1
0
Fork 0
arangodb/Documentation/Books/Manual/Indexing/Geo.md

511 lines
16 KiB
Markdown

Geo-Spatial Indexes
===================
ArangoDB features a [Google S2](http://s2geometry.io/) based geospatial index.
We support indexing on a subset of the [**GeoJSON**](#geojson) standard
(as well as simple latitude longitude pairs).
AQL's geospatial functions and GeoJSON constructors are described in
[Geo functions](../../AQL/Functions/Geo.html).
Using a Geo-Spatial Index
-------------------------
The geospatial index supports containment and intersection
queries for various geometric 2D shapes. You should be mainly using AQL queries
to perform these types of operations. The index can operate in **two different
modes**, depending on if you want to use the GeoJSON data-format or not. The modes
are mainly toggled by using the `geoJson` field when creating the index.
This index assumes coordinates with the latitude between -90 and 90 degrees and the
longitude between -180 and 180 degrees.
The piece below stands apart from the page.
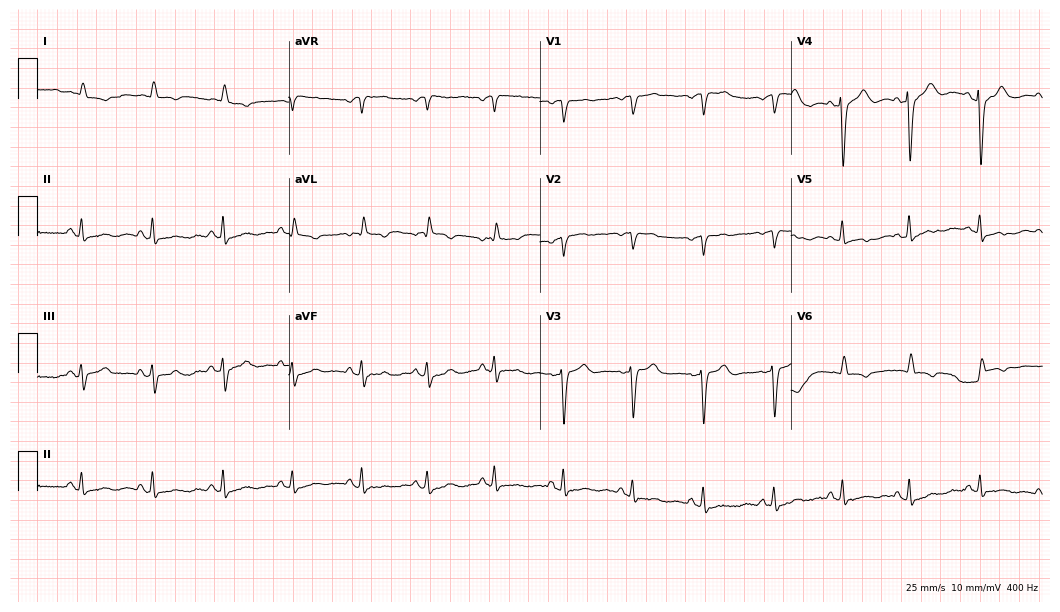
Standard 12-lead ECG recorded from a 70-year-old female (10.2-second recording at 400 Hz). None of these six findings is recorded: first-degree AV block, right bundle branch block, left bundle branch block, sinus bradycardia, atrial fibrillation, sinus tachycardia.

A geo index will ignore all
documents which do not fulfill these requirements.
### GeoJSON Mode
To create an index in GeoJSON mode execute:
```
collection.ensureIndex({ type: "geo", fields: [ "geometry" ], geoJson:true })
```
This creates the index on all documents and uses _geometry_ as the attributed
field where the value is either a [Geometry
Object](https://tools.ietf.org/html/rfc7946#section-3.1) **or** a _coordinate
array_. The array must contain at least two numeric values with longitude (first
value) and the latitude (second value). This corresponds to the format
described in [RFC 7946
Position](https://tools.ietf.org/html/rfc7946#section-3.1.1)
All documents, which do not have the attribute path or have a non-conform
value in it, are excluded from the index.
A geo index is implicitly sparse, and there is no way to control its sparsity.
In case that the index was successfully created, an object with the index
details, including the index-identifier, is returned.
### Non-GeoJSON mode
This index mode exclusively supports indexing on coordinate arrays. Values that
contain GeoJSON or other types of data will be ignored. In the non-GeoJSON mode
the index can be created on one or two fields.
The following examples will work in the _arangosh_ command shell.
To create a geo-spatial index on all documents using *latitude* and
*longitude* as separate attribute paths, two paths need to be specified
in the *fields* array:
`collection.ensureIndex({ type: "geo", fields: [ "latitude", "longitude" ] })`
The first field is always defined to be the _latitude_ and the second is the
_longitude_. The `geoJson` flag is implicitly _false_ in this mode.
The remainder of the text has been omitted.